The paper studies a functional equation and inequality which arise in dynamic programming of multi-stage decision processes. The authors are interested in the solvability of and iterative approximations for the solutions to the functional equation and inequality.
Let \(S\subset X\) and \(D\subset Y\) be the state and decision spaces, respectively, where \(X\) and \(Y\) are real Banach spaces. The authors study the functional equation and inequality stated below, where \(opt\) denotes \(sup\) or \(inf\), \(\lambda \) is a constant in \([0,1],\) \(x\) and \(y\), respectively, represent the state and decision vectors, \(f\left( x\right) \) denotes the optimal return function with initial state \(x\), and \(a\) and \(b\) denote transformation processes. \[ \begin{split} f\left( x\right) =\lambda \text{ }opt_{y\in D}\{u(x,y)+A(x,y,f(a(x,y))\}\\ +(1-\lambda )opt_{y\in D}\{v(x,y)+B(x,y,f(b(x,y))\},\forall x\in S \end{split}\tag{1} \]
\[ \begin{split} f\left( x\right) \geq \lambda \text{ }opt_{y\in D}\{u(x,y)+A(x,y,f(a(x,y))\}\\ +(1-\lambda )opt_{y\in D}\{v(x,y)+B(x,y,f(b(x,y))\},\forall x\in S \end{split}\tag{2} \] Let \(F\) denote the set of functions \(f\) from \(S\) to \(\mathbb{R}\equiv ]-\infty ,+\infty [ .\) Define the sets \(B\left( S\right),BC\left( S\right) ,BB\left( S\right) \) as follows: \[ \begin{aligned} & B\left( S\right) \equiv \left\{ f\in F:f\text{ }is\text{ }bounded\right\}\\ & BC\left( S\right) \equiv \{f\in B\left( S\right) :f\text{ }is\text{ } continuous\} \\ & BB\left( S\right) \equiv \{f\in F:f\text{ }is\text{ }bounded\text{ }on \text{ }each\text{ }bounded\text{ }subset\text{ }of\text{ }S\}. \end{aligned} \] Define the norm \(\|\cdot \|_{1}\)on \(B\left( S\right) \) and \(BC\left( S\right) \) by \(\|w\|_{1}\equiv \sup_{x\in S}|w\left( x\right)|\).

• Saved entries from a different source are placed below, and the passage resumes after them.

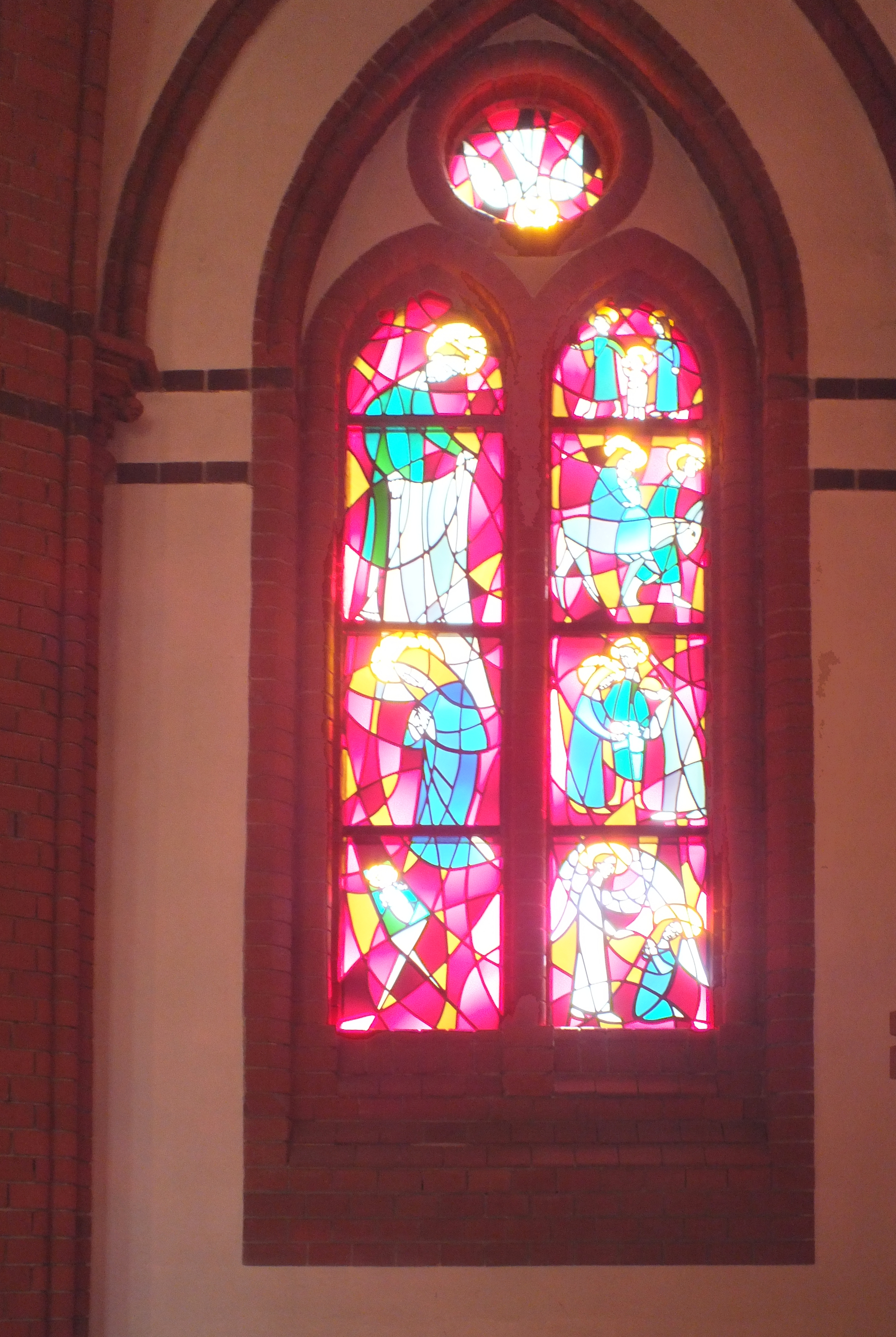 Berlin-Köpenick, Lindenstraße: Kathol. Kirche St. Josef, ein Altarfenster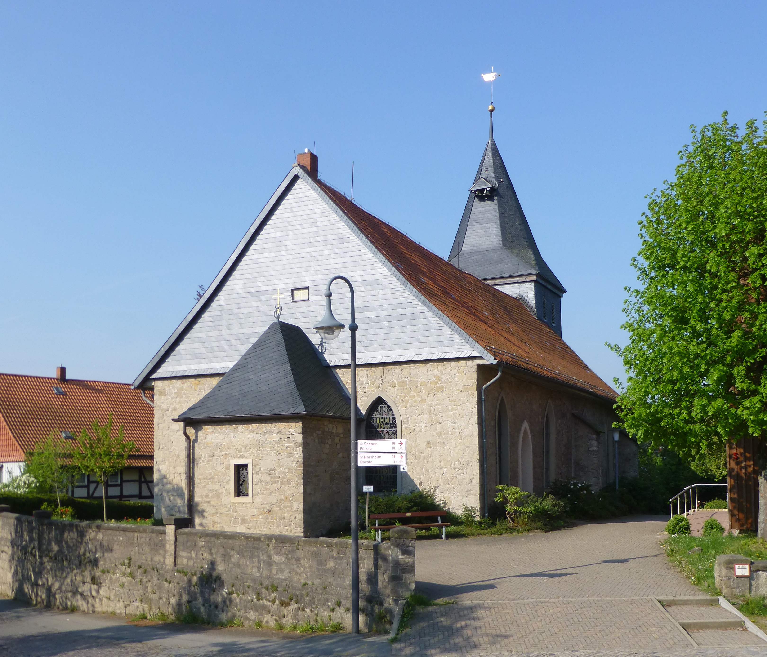 Ev.-luth. Michaelis-Kirche in Schwiegershausen, Stadt Osterode am Harz, Niedersachsen. 1271 ist eine Marien-Kapelle belegt. Offizielle Benennung als "Michaelis-Kirche" seit 1962. Kirchturm-Unterbau errichtet um 1680, Kirchturm-Oberteil erneuert 1763, Kirchenschiff 1800 neu gebaut und 1874 erweitert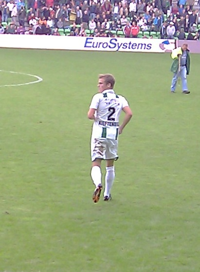 Maikel Kieftenbeld op het veld in de Euroborg 28 Augustus 2011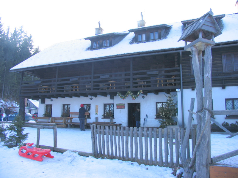 Partizanski dom na Vodiški planini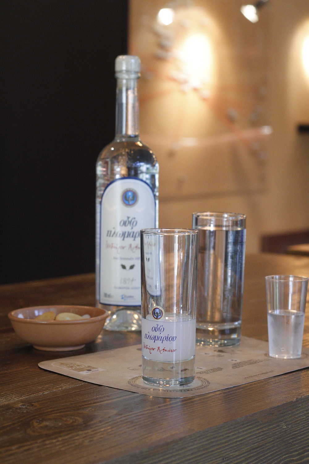 Η γευσιγνωσία του Ούζου Πλωμαρίου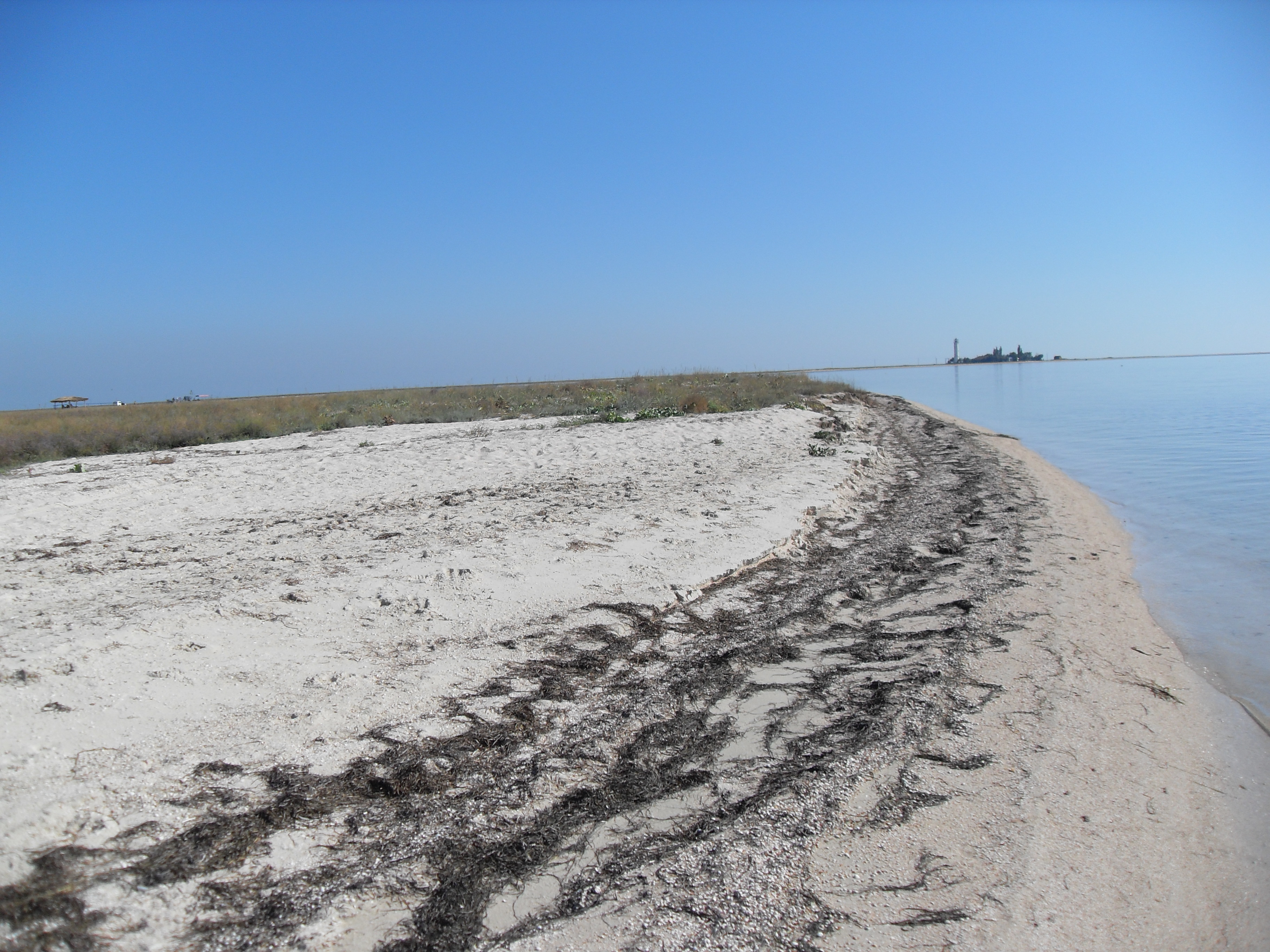 Курган, Генічеський район, Бирючий острів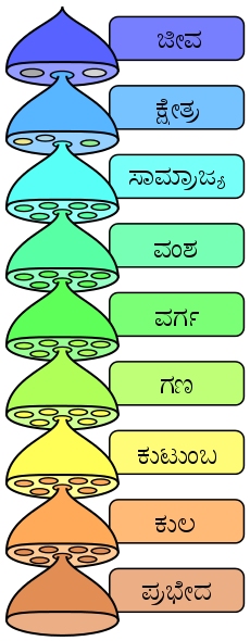 ಕನ್ನಡ: ಜೀವ ವರ್ಗೀಕರಣ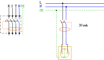 Схеми на свързване.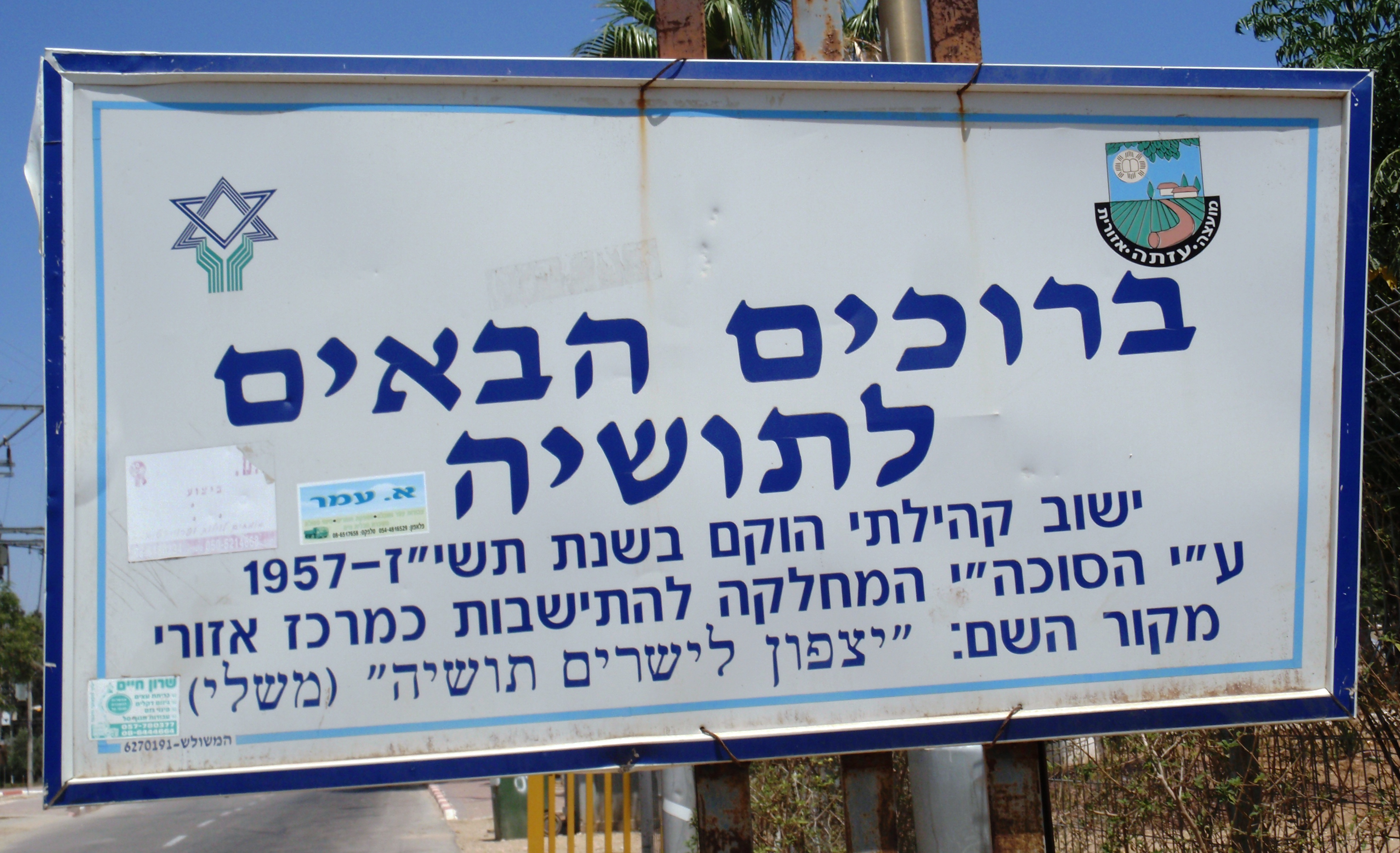 Moshavim שלט הכניסה למושב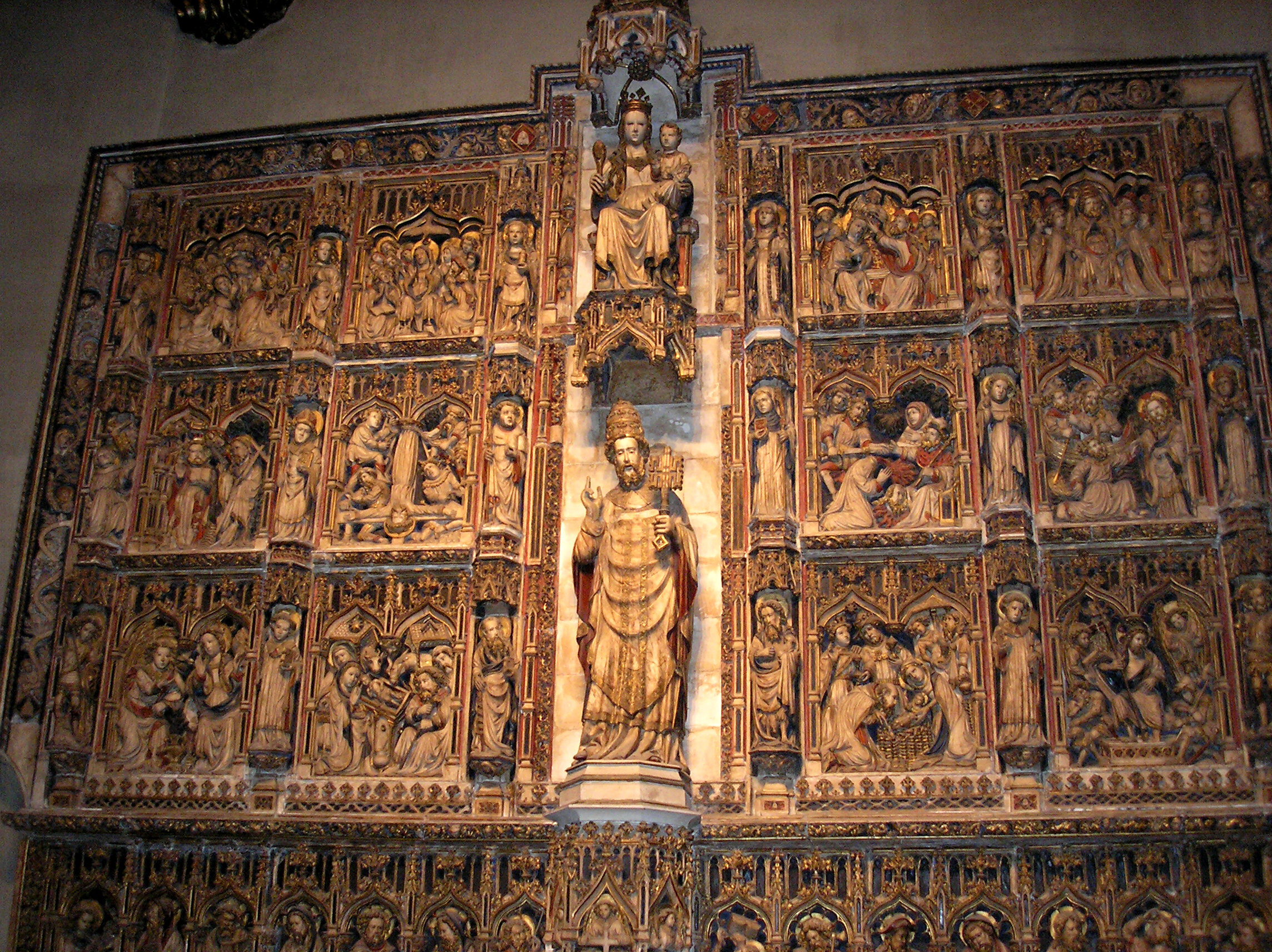 L'antic retaule major de la catedral es troba ara al deambulatori. És obra de Pere Oller, que el va realitzar entre els anys 1420 i 1428. Fou un encàrrec del canonge Bernat Despujol

Then \(\left( B\left( S\right) ,\|\cdot\|_{1}\right) \) and \(\left( BC\left( S\right) ,\|\cdot\|_{1}\right) \) are Banach spaces.
Also, denoting by \(\mathbb{N}\) the set of positive integers, define, \(\forall \left( k,f,g\right) \in\mathbb{N}\times BB\left( S\right) \times BB\left(S\right)\), \[ \begin{aligned} &\overline{B}\left( 0,k\right) \equiv \left\{ x\in S:\|x\|\leq k\right\} \\ & d_{k}\left( f,g\right) \equiv \sup \left\{ \mid f\left( x\right) -g\left(x\right) \mid :x\in \overline{B}\left( 0,k\right) \right\} \\ & d\left( f,g\right) \equiv \sum_{k=1}^{\infty }\frac{1}{2^{k}}\cdot \frac{d_{k}\left( f,g\right) }{1+d_{k}\left( f,g\right) } \end{aligned} \] Some preliminary lemmas are proved to establish that \(\left( BB\left(S\right) ,d\right) \) is a complete metric space induced by the countable family of pseudo-metrics \(\{d_{k}\}_{k\in\mathbb{N}}\).
Using several fixed-point theorems due to Krasnoselskii, Boyd–Wong and Liu, the paper goes on to prove theorems establishing the existence and/or uniqueness and iterative approximations of solutions for the functional equation \((1)\) in the Banach spaces \(BC(S)\) and \(B(S)\) and the complete metric space \(BB(S)\), respectively. Examples are provided to illustrate the usefulness of the theorems.
In the final section, utilizing the monotone iterative method, it goes on to prove a couple of theorems regarding the solvability and iterative approximations of the functional inequality \((2)\) in the complete metric space \((BB(S),d),\) and provide some illustrative examples.
The functional equation studied in the paper includes the functional equations in some of the earlier literature as special cases. The results of the paper extend, improve and unify some earlier results in the literature.